Exercise -
Copy, exactly and without additions, every line in the records below from the one holding "Ludvík VI. Francouzský" through the one holding "Toter Baum im Deadlvei", both ends included.

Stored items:
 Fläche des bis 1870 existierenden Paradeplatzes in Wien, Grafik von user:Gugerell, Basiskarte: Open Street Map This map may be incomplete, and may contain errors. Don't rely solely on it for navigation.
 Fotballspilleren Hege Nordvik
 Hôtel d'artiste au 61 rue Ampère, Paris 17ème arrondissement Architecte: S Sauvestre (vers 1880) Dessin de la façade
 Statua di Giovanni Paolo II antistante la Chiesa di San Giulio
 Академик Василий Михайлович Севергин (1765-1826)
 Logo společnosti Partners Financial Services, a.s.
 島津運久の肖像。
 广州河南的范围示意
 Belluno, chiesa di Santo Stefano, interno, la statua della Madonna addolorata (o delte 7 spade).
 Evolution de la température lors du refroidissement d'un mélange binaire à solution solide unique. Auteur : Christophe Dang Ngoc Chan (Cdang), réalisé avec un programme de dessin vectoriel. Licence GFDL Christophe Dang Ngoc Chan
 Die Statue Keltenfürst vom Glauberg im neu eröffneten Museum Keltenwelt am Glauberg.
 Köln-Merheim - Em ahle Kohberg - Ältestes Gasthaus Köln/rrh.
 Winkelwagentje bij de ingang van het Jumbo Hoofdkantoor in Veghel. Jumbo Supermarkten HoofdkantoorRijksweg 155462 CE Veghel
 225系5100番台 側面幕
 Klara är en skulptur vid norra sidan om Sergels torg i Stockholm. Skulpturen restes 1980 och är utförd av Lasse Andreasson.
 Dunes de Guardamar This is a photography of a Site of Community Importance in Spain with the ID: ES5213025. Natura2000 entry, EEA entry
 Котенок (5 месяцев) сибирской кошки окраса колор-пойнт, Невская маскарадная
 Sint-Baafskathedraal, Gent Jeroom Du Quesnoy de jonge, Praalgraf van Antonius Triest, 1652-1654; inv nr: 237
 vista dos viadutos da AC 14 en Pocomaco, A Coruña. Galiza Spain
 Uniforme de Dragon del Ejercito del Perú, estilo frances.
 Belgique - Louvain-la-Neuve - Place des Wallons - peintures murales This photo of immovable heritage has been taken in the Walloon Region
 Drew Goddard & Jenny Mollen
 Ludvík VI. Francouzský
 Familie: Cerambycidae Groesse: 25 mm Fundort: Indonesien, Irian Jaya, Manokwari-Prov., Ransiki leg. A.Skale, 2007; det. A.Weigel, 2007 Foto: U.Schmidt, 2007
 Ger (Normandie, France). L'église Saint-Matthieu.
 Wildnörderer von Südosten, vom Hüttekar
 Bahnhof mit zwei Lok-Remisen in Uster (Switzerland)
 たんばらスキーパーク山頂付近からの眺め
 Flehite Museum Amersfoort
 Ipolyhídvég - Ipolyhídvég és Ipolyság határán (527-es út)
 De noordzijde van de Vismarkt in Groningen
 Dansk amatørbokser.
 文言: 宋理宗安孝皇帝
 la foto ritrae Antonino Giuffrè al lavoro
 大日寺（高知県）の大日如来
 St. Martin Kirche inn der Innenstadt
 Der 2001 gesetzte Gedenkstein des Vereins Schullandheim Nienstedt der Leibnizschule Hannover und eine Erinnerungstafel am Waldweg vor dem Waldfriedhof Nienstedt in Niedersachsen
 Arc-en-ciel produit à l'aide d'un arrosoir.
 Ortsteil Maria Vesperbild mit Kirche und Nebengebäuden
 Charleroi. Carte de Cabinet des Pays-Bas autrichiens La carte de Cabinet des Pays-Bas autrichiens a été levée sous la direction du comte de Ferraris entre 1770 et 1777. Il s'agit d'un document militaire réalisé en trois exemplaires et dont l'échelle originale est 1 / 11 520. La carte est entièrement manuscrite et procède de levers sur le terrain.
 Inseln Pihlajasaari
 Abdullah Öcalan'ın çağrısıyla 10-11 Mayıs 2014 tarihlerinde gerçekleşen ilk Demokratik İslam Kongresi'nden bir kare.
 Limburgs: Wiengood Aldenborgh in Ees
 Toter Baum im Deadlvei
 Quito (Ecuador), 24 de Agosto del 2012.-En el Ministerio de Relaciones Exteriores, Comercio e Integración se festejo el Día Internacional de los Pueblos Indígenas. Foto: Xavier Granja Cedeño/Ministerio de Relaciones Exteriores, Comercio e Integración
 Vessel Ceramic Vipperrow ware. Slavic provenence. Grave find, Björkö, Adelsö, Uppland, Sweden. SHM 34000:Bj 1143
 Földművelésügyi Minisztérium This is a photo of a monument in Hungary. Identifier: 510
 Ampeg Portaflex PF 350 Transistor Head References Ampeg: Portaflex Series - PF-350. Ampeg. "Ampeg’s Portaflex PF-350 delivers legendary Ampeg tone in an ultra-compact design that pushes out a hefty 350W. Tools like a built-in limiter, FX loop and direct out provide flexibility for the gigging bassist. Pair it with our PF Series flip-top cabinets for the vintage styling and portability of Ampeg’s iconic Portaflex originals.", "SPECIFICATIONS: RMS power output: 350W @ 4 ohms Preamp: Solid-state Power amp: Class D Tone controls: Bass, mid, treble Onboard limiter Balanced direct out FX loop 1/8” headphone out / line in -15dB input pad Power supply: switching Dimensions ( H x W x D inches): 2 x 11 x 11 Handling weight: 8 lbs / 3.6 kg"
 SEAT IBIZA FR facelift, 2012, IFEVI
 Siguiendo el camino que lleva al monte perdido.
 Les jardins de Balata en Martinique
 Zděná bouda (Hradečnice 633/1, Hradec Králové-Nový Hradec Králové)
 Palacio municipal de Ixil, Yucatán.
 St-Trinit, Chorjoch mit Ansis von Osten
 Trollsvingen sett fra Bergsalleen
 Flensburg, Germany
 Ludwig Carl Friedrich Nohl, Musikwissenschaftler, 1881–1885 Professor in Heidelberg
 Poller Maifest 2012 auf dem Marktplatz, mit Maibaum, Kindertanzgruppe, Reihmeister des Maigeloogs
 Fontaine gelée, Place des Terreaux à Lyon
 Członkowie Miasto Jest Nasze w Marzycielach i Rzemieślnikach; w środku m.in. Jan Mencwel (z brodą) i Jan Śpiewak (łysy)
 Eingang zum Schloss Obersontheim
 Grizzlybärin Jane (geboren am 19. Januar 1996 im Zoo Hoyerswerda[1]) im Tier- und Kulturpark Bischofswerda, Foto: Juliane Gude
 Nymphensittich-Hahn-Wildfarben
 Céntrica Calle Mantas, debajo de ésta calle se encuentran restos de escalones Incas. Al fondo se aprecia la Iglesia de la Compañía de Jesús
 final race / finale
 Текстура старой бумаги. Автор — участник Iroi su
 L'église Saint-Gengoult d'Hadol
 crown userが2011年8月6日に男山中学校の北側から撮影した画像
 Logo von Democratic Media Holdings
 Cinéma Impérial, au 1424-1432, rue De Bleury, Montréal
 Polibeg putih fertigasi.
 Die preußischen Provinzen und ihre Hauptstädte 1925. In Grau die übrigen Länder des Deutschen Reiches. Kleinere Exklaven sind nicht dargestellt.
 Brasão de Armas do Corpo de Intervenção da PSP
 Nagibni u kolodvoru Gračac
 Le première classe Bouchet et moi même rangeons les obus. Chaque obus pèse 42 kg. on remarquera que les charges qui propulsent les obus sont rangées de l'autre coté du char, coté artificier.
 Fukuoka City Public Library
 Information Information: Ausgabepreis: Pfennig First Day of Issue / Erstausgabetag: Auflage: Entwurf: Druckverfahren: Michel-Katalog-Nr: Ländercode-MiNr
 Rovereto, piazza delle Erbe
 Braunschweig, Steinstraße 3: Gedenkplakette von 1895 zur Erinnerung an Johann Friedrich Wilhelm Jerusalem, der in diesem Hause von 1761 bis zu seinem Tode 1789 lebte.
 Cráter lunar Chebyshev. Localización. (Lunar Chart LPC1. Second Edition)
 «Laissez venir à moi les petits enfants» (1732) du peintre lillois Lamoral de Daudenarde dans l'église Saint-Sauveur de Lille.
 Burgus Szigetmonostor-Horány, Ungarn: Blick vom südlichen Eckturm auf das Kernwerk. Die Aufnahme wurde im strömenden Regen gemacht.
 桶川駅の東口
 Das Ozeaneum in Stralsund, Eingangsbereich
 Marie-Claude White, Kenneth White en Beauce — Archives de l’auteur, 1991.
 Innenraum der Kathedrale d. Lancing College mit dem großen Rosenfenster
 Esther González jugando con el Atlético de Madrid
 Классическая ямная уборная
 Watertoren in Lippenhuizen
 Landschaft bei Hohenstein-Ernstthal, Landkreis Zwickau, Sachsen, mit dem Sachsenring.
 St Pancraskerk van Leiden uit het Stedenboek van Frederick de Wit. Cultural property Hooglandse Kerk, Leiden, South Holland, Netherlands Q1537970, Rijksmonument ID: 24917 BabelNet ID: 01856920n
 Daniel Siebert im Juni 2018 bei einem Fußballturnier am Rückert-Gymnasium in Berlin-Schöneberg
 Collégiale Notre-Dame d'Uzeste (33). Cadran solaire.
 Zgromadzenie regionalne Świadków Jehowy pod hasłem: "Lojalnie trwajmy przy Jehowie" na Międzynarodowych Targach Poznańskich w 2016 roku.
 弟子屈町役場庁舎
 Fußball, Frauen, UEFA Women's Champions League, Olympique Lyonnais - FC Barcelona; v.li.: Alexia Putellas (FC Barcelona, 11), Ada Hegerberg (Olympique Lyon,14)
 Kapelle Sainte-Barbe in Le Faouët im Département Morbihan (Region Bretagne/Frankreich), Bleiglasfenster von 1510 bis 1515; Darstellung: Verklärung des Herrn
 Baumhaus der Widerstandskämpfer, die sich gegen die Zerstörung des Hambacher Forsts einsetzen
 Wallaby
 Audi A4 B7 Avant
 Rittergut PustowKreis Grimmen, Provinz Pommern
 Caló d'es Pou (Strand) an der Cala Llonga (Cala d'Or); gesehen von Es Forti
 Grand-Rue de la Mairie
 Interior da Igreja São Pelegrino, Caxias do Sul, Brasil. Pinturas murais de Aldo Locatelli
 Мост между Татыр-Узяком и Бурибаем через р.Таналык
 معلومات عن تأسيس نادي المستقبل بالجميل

Response area -
 Ludvík VI. Francouzský
 Familie: Cerambycidae Groesse: 25 mm Fundort: Indonesien, Irian Jaya, Manokwari-Prov., Ransiki leg. A.Skale, 2007; det. A.Weigel, 2007 Foto: U.Schmidt, 2007
 Ger (Normandie, France). L'église Saint-Matthieu.
 Wildnörderer von Südosten, vom Hüttekar
 Bahnhof mit zwei Lok-Remisen in Uster (Switzerland)
 たんばらスキーパーク山頂付近からの眺め
 Flehite Museum Amersfoort
 Ipolyhídvég - Ipolyhídvég és Ipolyság határán (527-es út)
 De noordzijde van de Vismarkt in Groningen
 Dansk amatørbokser.
 文言: 宋理宗安孝皇帝
 la foto ritrae Antonino Giuffrè al lavoro
 大日寺（高知県）の大日如来
 St. Martin Kirche inn der Innenstadt
 Der 2001 gesetzte Gedenkstein des Vereins Schullandheim Nienstedt der Leibnizschule Hannover und eine Erinnerungstafel am Waldweg vor dem Waldfriedhof Nienstedt in Niedersachsen
 Arc-en-ciel produit à l'aide d'un arrosoir.
 Ortsteil Maria Vesperbild mit Kirche und Nebengebäuden
 Charleroi. Carte de Cabinet des Pays-Bas autrichiens La carte de Cabinet des Pays-Bas autrichiens a été levée sous la direction du comte de Ferraris entre 1770 et 1777. Il s'agit d'un document militaire réalisé en trois exemplaires et dont l'échelle originale est 1 / 11 520. La carte est entièrement manuscrite et procède de levers sur le terrain.
 Inseln Pihlajasaari
 Abdullah Öcalan'ın çağrısıyla 10-11 Mayıs 2014 tarihlerinde gerçekleşen ilk Demokratik İslam Kongresi'nden bir kare.
 Limburgs: Wiengood Aldenborgh in Ees
 Toter Baum im Deadlvei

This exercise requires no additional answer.